I, for one, would like to see all of these activities returned to the realm of the “norm” in Geneva; I am certain that my writing would be better for it. Also, can we please adopt, as Byron did, the phrase “staring boobies” to describe all the annoying tourists who linger along the lake taking photos of the Jet d’Eau and obstructing my bicycle path?

4 Comments leave one →
  1. DapperDan permalink
    June 2, 2011 6:26 pm

    The thing is, Geneva has a healthy vein of artistic talent, but it’s gone underground, it’s not on show. There are artist havens everywhere – the big factory-cum-commune out at junction, the factory-cum-atelier workspace adjoined to the modern art gallery near plainpalais, what looks like a squat but is actually an old manor full of bohemian types next to the cimetieire des rois (a cemetery that hosts the grave of Borges, an artist of the verbal variety), not to mention a host of live music events in little cafes and large festivals throughout the summer.

    So it’s all there, but you have to be here come the weekend, and root around, and probably know someone, to lock in to it.
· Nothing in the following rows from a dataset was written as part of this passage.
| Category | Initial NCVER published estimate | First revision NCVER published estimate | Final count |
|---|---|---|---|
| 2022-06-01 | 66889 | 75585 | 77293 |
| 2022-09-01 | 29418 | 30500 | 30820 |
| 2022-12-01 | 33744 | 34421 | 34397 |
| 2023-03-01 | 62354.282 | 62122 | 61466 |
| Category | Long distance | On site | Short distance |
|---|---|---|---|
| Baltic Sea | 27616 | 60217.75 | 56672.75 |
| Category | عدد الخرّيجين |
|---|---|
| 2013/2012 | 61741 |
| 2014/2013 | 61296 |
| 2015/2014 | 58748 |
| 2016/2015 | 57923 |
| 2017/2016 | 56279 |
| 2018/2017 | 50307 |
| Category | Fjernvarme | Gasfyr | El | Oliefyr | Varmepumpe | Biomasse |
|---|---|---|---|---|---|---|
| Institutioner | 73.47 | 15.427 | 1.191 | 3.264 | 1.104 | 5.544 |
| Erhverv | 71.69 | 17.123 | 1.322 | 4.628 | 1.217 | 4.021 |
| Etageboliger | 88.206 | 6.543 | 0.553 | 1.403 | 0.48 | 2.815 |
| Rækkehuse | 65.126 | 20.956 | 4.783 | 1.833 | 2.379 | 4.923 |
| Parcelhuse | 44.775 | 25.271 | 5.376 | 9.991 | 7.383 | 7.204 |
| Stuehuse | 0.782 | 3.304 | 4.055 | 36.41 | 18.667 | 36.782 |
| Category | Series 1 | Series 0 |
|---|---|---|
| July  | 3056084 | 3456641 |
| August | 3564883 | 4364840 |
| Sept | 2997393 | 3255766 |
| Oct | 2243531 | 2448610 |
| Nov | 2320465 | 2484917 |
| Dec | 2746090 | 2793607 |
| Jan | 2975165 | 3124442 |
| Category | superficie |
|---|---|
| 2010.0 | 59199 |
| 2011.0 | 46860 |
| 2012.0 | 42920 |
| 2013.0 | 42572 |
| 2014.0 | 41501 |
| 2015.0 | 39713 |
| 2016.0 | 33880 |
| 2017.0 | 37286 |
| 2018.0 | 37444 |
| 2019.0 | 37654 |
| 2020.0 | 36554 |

No doubt hallucinogens would make the search more interesting (and could even spawn your own line of gonzo reportage. Or Gen-zo journalism? Sorry).
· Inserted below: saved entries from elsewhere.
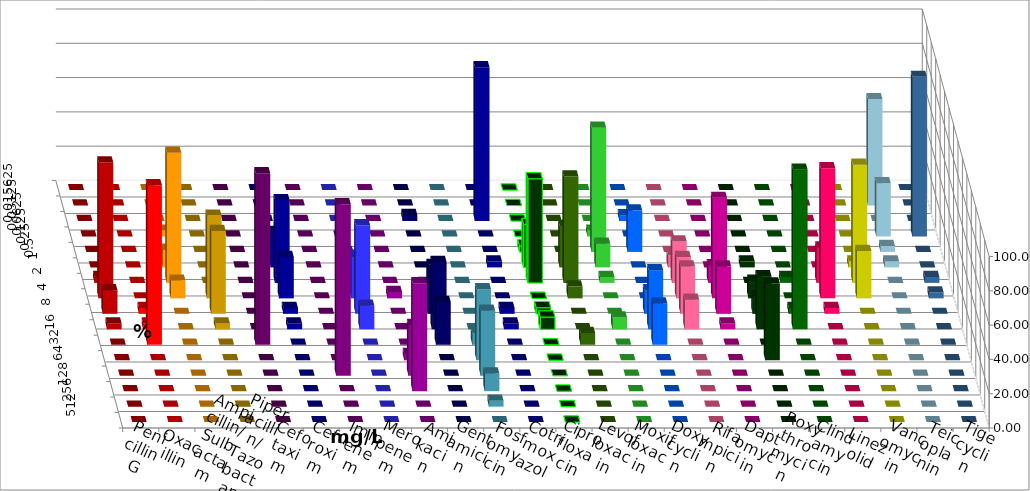
| Category | Penicillin G | Oxacillin | Ampicillin/ Sulbactam | Piperacillin/ Tazobactam | Cefotaxim | Cefuroxim | Imipenem | Meropenem | Amikacin | Gentamicin | Fosfomycin | Cotrimoxazol | Ciprofloxacin | Levofloxacin | Moxifloxacin | Doxycyclin | Rifampicin | Daptomycin | Roxythromycin | Clindamycin | Linezolid | Vancomycin | Teicoplanin | Tigecyclin |
|---|---|---|---|---|---|---|---|---|---|---|---|---|---|---|---|---|---|---|---|---|---|---|---|---|
| 0.015625 | 0 | 0 | 0 | 0 | 0 | 0 | 0 | 0 | 0 | 0 | 0 | 0 | 0 | 0 | 0 | 0 | 0 | 0 | 0 | 0 | 0 | 0 | 0 | 0 |
| 0.03125 | 0 | 0 | 0 | 0 | 0 | 0 | 0 | 0 | 0 | 0 | 0 | 0 | 0 | 0 | 0 | 0 | 0 | 0 | 0 | 0 | 0 | 0 | 0 | 62.069 |
| 0.0625 | 0 | 0 | 0 | 0 | 0 | 0 | 0 | 0 | 0 | 3.571 | 0 | 89.655 | 0 | 0 | 0 | 3.448 | 0 | 0 | 0 | 0 | 0 | 0 | 0 | 0 |
| 0.125 | 0 | 0 | 3.448 | 0 | 0 | 0 | 0 | 0 | 0 | 0 | 0 | 0 | 0 | 0 | 3.448 | 0 | 0 | 0 | 0 | 0 | 0 | 0 | 93.103 | 31.034 |
| 0.25 | 0 | 0 | 0 | 0 | 0 | 0 | 0 | 0 | 0 | 0 | 0 | 0 | 3.571 | 0 | 72.414 | 24.138 | 0 | 0 | 0 | 0 | 0 | 0 | 0 | 3.448 |
| 0.5 | 0 | 0 | 10.345 | 0 | 0 | 0 | 20.69 | 6.897 | 0 | 0 | 0 | 3.448 | 25 | 24.138 | 13.793 | 0 | 6.897 | 0 | 3.448 | 0 | 0 | 3.448 | 0 | 3.448 |
| 1.0 | 3.448 | 0 | 75.862 | 0 | 0 | 0 | 48.276 | 3.448 | 0 | 0 | 0 | 0 | 60.714 | 62.069 | 3.448 | 0 | 24.138 | 10.345 | 0 | 3.448 | 20.69 | 68.966 | 3.448 | 0 |
| 2.0 | 79.31 | 0 | 10.345 | 48.276 | 0 | 0 | 24.138 | 24.138 | 3.704 | 3.571 | 0 | 0 | 0 | 6.897 | 0 | 0 | 24.138 | 58.621 | 10.345 | 0 | 75.862 | 27.586 | 3.448 | 0 |
| 4.0 | 13.793 | 3.448 | 0 | 48.276 | 0 | 0 | 3.448 | 51.724 | 0 | 28.571 | 0 | 3.448 | 3.571 | 0 | 0 | 13.793 | 27.586 | 27.586 | 10.345 | 3.448 | 3.448 | 0 | 0 | 0 |
| 8.0 | 3.448 | 3.448 | 0 | 3.448 | 0 | 0 | 3.448 | 13.793 | 0 | 39.286 | 0 | 3.448 | 7.143 | 0 | 6.897 | 34.483 | 17.241 | 3.448 | 31.034 | 93.103 | 0 | 0 | 0 | 0 |
| 16.0 | 0 | 93.103 | 0 | 0 | 100 | 0 | 0 | 0 | 0 | 25 | 6.897 | 0 | 0 | 6.897 | 0 | 24.138 | 0 | 0 | 0 | 0 | 0 | 0 | 0 | 0 |
| 32.0 | 0 | 0 | 0 | 0 | 0 | 0 | 0 | 0 | 3.704 | 0 | 41.379 | 0 | 0 | 0 | 0 | 0 | 0 | 0 | 44.828 | 0 | 0 | 0 | 0 | 0 |
| 64.0 | 0 | 0 | 0 | 0 | 0 | 100 | 0 | 0 | 29.63 | 0 | 37.931 | 0 | 0 | 0 | 0 | 0 | 0 | 0 | 0 | 0 | 0 | 0 | 0 | 0 |
| 128.0 | 0 | 0 | 0 | 0 | 0 | 0 | 0 | 0 | 62.963 | 0 | 10.345 | 0 | 0 | 0 | 0 | 0 | 0 | 0 | 0 | 0 | 0 | 0 | 0 | 0 |
| 256.0 | 0 | 0 | 0 | 0 | 0 | 0 | 0 | 0 | 0 | 0 | 3.448 | 0 | 0 | 0 | 0 | 0 | 0 | 0 | 0 | 0 | 0 | 0 | 0 | 0 |
| 512.0 | 0 | 0 | 0 | 0 | 0 | 0 | 0 | 0 | 0 | 0 | 0 | 0 | 0 | 0 | 0 | 0 | 0 | 0 | 0 | 0 | 0 | 0 | 0 | 0 |

    I get the sense that art, as well as intellect, flourishes here precisely because there isn’t a thrill a minute – boredom driving the imagination. But like Genevois table service, don’t assume the art will come to you…

    Nice post by the way, as ever.

    • June 5, 2011 8:19 pm

      Is this just to prove you actually did read my blog? Or to have a dig at me for going away on the weekend? 🙂

  2. Frank permalink
    September 5, 2011 8:25 pm

    GeneveGirl,

    As concerns the nightlife, you are spot on. But inspiration can be born from the seemingly mundane as well:

    “My subject is the American Protestant small-town middle class. I like middles. It is in middles that extremes clash, where ambiguity restlessly rules.” John Updike

    Geneva may not be middle class, but it certainly is where extremes clash. Keep looking for inspiration here, and remember the devil is in the details.